Sensor nodes are battery powered, having limited energy, and in many cases, their replacements of battery are difficult. Therefore, how to reduce the energy cost of the sensor network has always been a difficult problem; in the application scenario with information confidentiality requirements, how to improve the security of the sensor network information, prevent the sensor nodes from being captured and reduce the leakage of sensitive private data are additional problems. Therefore, it is necessary to study the privacy-preserving and energy-efficient spatial range aggregation query processing technique to solve these two problems.
The existing spatial range aggregation query algorithms Tiny AGgregation (TAG), 7 R tree, 8 and STWinFlood 9 rely on preconfigured network topologies such as the tree rooted at the base station. But they do not take privacy protection into account. In addition, due to factors such as the environment and node failure, the network topology frequently changes. Maintaining a pre-established topology consumes considerable energy. In addition, the existing aggregation query privacy protection algorithm, Slice-Mix-AggRegaTe (SMART), 10 and its variants privacy preserving, energy-efficient and scalable continuous data aggregation (PECDA) 11 and adaptive slice-based secure data aggregation (ASSDA), 12 hide original and sensing data by slicing the data. Although these algorithms have certain privacy protection capabilities, they all assume that the query area is the entire monitoring area, and all nodes in the network are required to participate in query processing. Obviously, these methods require considerable unnecessary energy overhead, and it is not necessary for all nodes to participate in query processing.
The existing privacy-preserving aggregation query processing methods rely on pre-established network topology and require all nodes in the network to participate in query processing. Maintaining the topology results in a large amount of energy overhead, and in many cases, the user is only interested in the aggregated query results of some areas in the network, and thus, the participation of the entire network node is not necessary. The main idea of the algorithm is as follows. The base station first sends a query message to a node in the query area, starting from the node and distributing the query message while gathering the sensing data in the query area. The algorithm uses the point-by-point overlay strategy to aggregate the data in the query area according to the established route and finally returns the final query result to the base station. The algorithm does not rely on the preconfigured topology, and the aggregation node sends the aggregation result to its next node instead of the original data, which ensures that the node’s sensing data will not be leaked.

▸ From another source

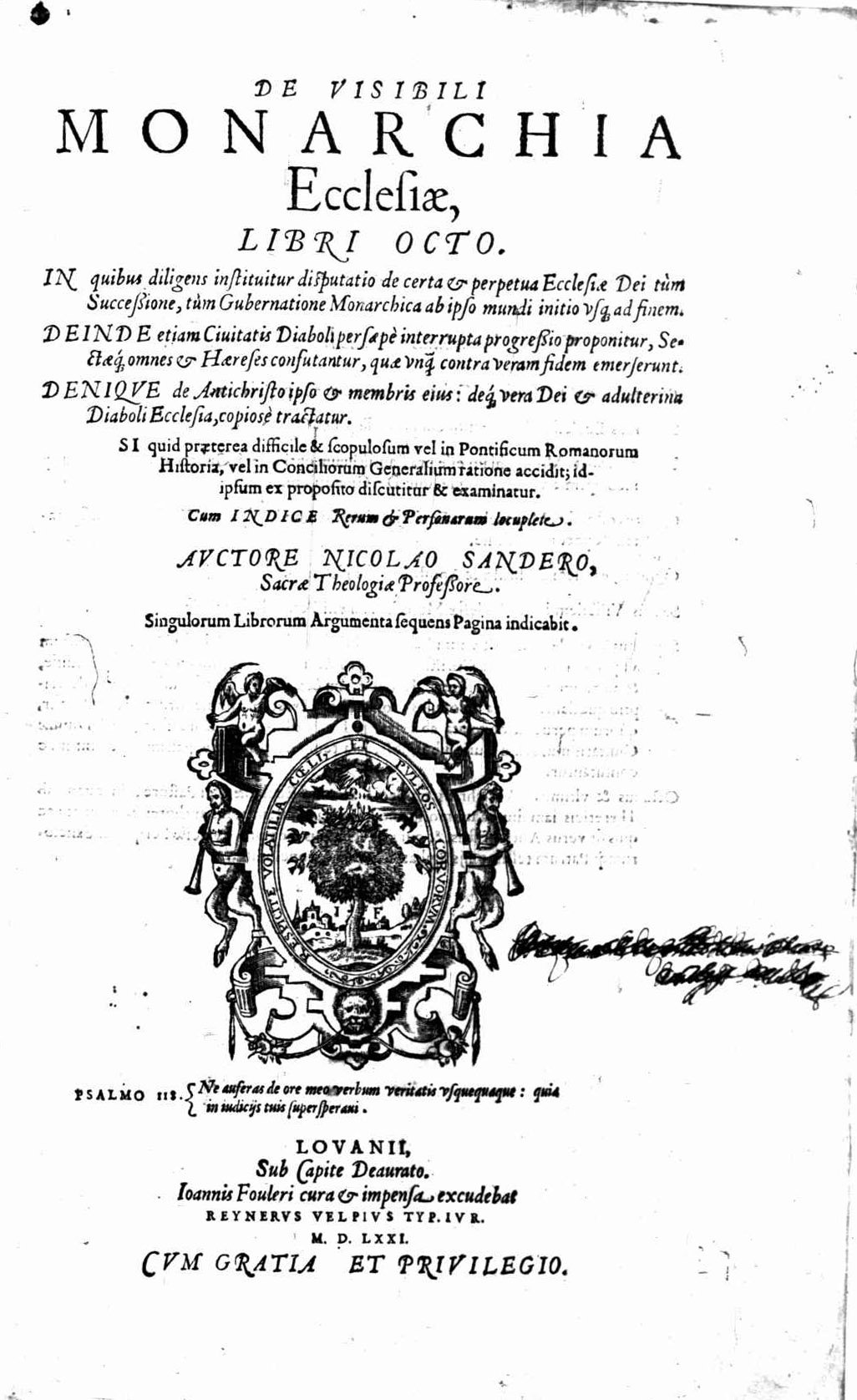 Frontespizio

The main contributions of this article are as follows:
We propose a route-based dynamic data collection protocol, which does not depend on the pre-established topology.
The privacy protection strategy proposed in this article does not require nodes to perform data slicing, confusion, and encryption, thus saving energy consumption.
The method proposed in this article only needs the nodes in the in query area to participate in query processing and does not require the nodes in the whole network, thus saving energy consumption.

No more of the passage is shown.